Это было лучшее из времен… (Ч. Диккенс)
Мне пять, и я с родителями на море. Ну, почти: сегодня мы отсюда уезжаем и уже с ним попрощались. Папа разбирает палатку, мама режет колбасу и помидоры, а мне скучно: ни к подружкам пойти нельзя, ни даже на площадку, где мастерят беседку и в клевере валяются кудрявые стружки. Надо просто стоять и ждать, потому что вот-вот мы поедем домой.
Я кручу руки-ноги пластмассовой кукле Вале (они у нее на резинках), ем колбасу и поминутно спрашиваю: «Ну, скоро поедем?» Мама дает мне помидор, и я его солю. И еще солю. И опять солю. Очень соленый получился, но с колбасой есть можно.

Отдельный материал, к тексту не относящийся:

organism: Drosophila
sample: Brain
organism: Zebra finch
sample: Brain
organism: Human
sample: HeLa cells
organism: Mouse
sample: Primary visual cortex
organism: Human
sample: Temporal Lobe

Только скучно очень, и я ною.
Мама значительно говорит мне: «А знаешь…» — и я недоверчиво прислушиваюсь: ну, что такого интересного она сообщит? «А ты знаешь, что однажды (может, через 20 лет или даже через 50!) ты поймешь, что вот эти минуты — это лучшее, что было в твоей жизни?»

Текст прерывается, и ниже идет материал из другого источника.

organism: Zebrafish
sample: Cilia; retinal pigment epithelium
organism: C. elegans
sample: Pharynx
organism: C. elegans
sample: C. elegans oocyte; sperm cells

Я разочарована и оскорблена. Вот эти жалкие, нудные, долгие минуты? Это они будут лучшими В МОЕЙ жизни? В моей жизни будет обязательно любовь (я знаю, за кого хочу замуж, но это секрет: взрослые не одобрят), слава (я же буду космонавтом, причем не на Луне какой-нибудь, а на других планетах), всякие награды и удачи! Да я и не вспомню про эти минуты, про эту пластмассовую Валю, у которой уже одна рука оторвана, и про пересоленный помидор! Помню, на всякий случай я посмотрела на небо — вдруг там что-то необыкновенное (инопланетная ракета, например). Нет: ветки деревьев, пара птиц, пара облаков — ничего особенного. Ну, вот, собственно, и всё. Сели и поехали домой.

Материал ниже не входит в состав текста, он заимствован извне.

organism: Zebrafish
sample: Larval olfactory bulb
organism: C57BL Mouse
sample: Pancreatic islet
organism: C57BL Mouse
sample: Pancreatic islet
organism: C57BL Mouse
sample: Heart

…И вот прошумело, как дождь по клеверу — и в моей жизни, наверное, «еще не вечер», но уже определенно сумерки. Было и хорошее, и удивительное, и всякое, но если спросят про лучшие минуты в моей жизни, я не задумываясь назову те самые: мне пять, рядом мама и папа, кукла, которую не жалко, и далеко — не дотянуться! — небо и море.